Intensive outpatient treatment is certainly a different experience on Zoom, but Shayla was able to form great relationships with members of her group and with her therapist.
Following treatment, Shayla chose a sober-living arrangement—the “best decision I could have made, especially during COVID,” she says. Shayla had previously relapsed because she isolated herself too much after treatment but she learned from that experience. This time, she was not going it alone.
“I did not have the opportunity to isolate in that home. I was always around a bunch of girls, and we were all stuck together, always finding creative ways to pass the time.” She had clear goals and requirements—such as how many meetings to attend—and it really helped her to stay sober and accountable.
This time her recovery was all about community and building strong relationships to support her. She looked for AA meetings online and attended daily or weekly. She focused on being open and honest, talking with people—she even got her sponsor via Zoom.
The coronavirus precautions are challenging, she says, especially if you’re introverted, but it’s doable. “Just put yourself out there. Say ‘I’m new, I’m a bit afraid, this is where I’m at, and I need help.’ People will definitely reach out. I was surprised to see how many people wanted to sponsor. The amount of support is really remarkable.”
“Good communication so important,” says Shayla. “I was able to help a lot of people as well.” She came well prepared with recovery tools she acquired at Harmony.  “I definitely rely a lot on my grounding tools, my breathing exercises.

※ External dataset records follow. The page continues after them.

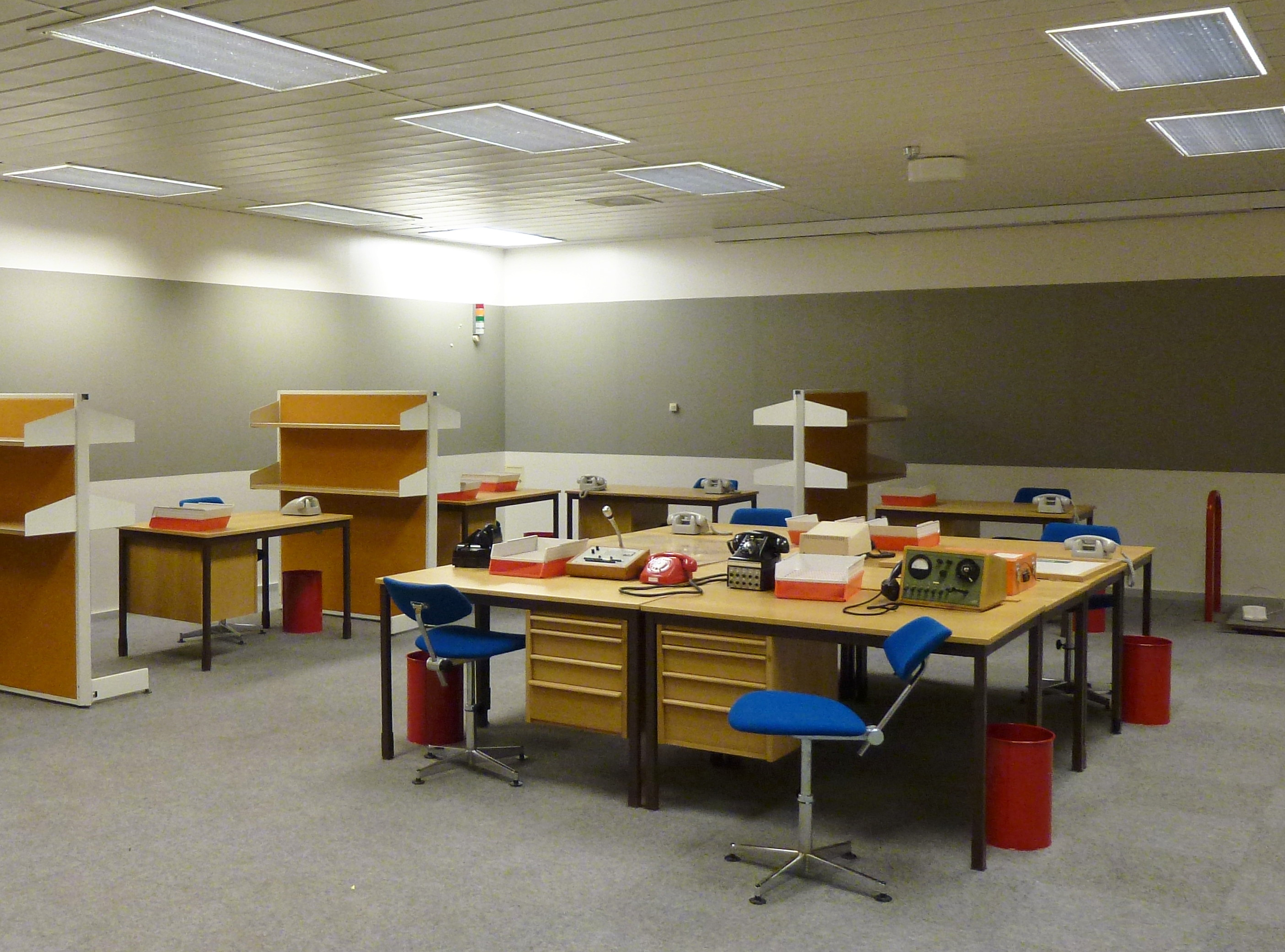 Ledningscentralen "Vargen" i Huddinge, ledningscentral
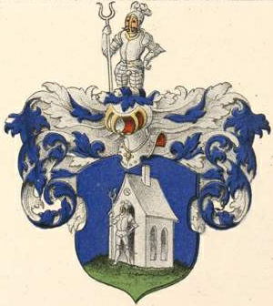 Scheurmanni suguvõsa aadlivapp
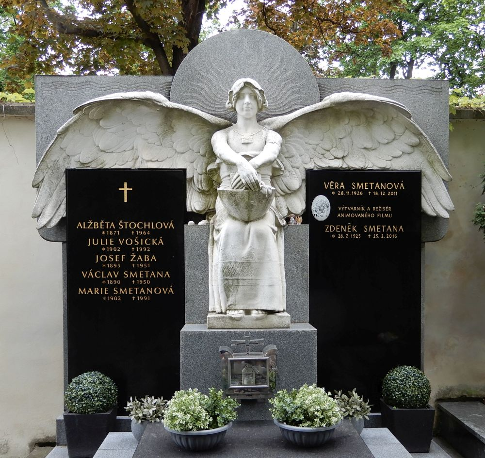 Bubenečský hřbitov, hrob Zdeněk Smetana

I make sure I have a solid morning routine—getting up on time, making my bed, meditation, prayer, and yoga, if I have enough time. Getting involved in AA meetings definitely has been important to me, that’s how I keep building my community.”
She stays in touch with the Harmony community and journals a lot. “It’s all about staying open-minded, and not being judgmental—everybody’s different.” At the same time, don’t be too serious, have some fun, and be yourself.
Shayla has a message for addicted people who think they can’t do it, who believe that recovery is too hard for them. “I know it’s a horrible pandemic but it gave me the time, and the opportunity to slow down, to actually focus on myself and work a program. It’s definitely worth considering going into treatment at Harmony Foundation—that place saved me, I don’t think I could have done it without their support.”
Harmony continues to serve people suffering from a substance use disorder during the pandemic and has implemented a number of precautionary measures to ensure staff and client safety. Delaying addiction treatment can be even more dangerous than COVID-19.
Shayla knows recovery is not easy. “Getting sober is hard but if you know in your heart that you want recovery and you feel now is the time, do it! Reach out to anyone you know, strangers, Harmony alumni, we are here for you,” she says.
“It’s possible, it’s doable, and it’s a lot better on the other side.”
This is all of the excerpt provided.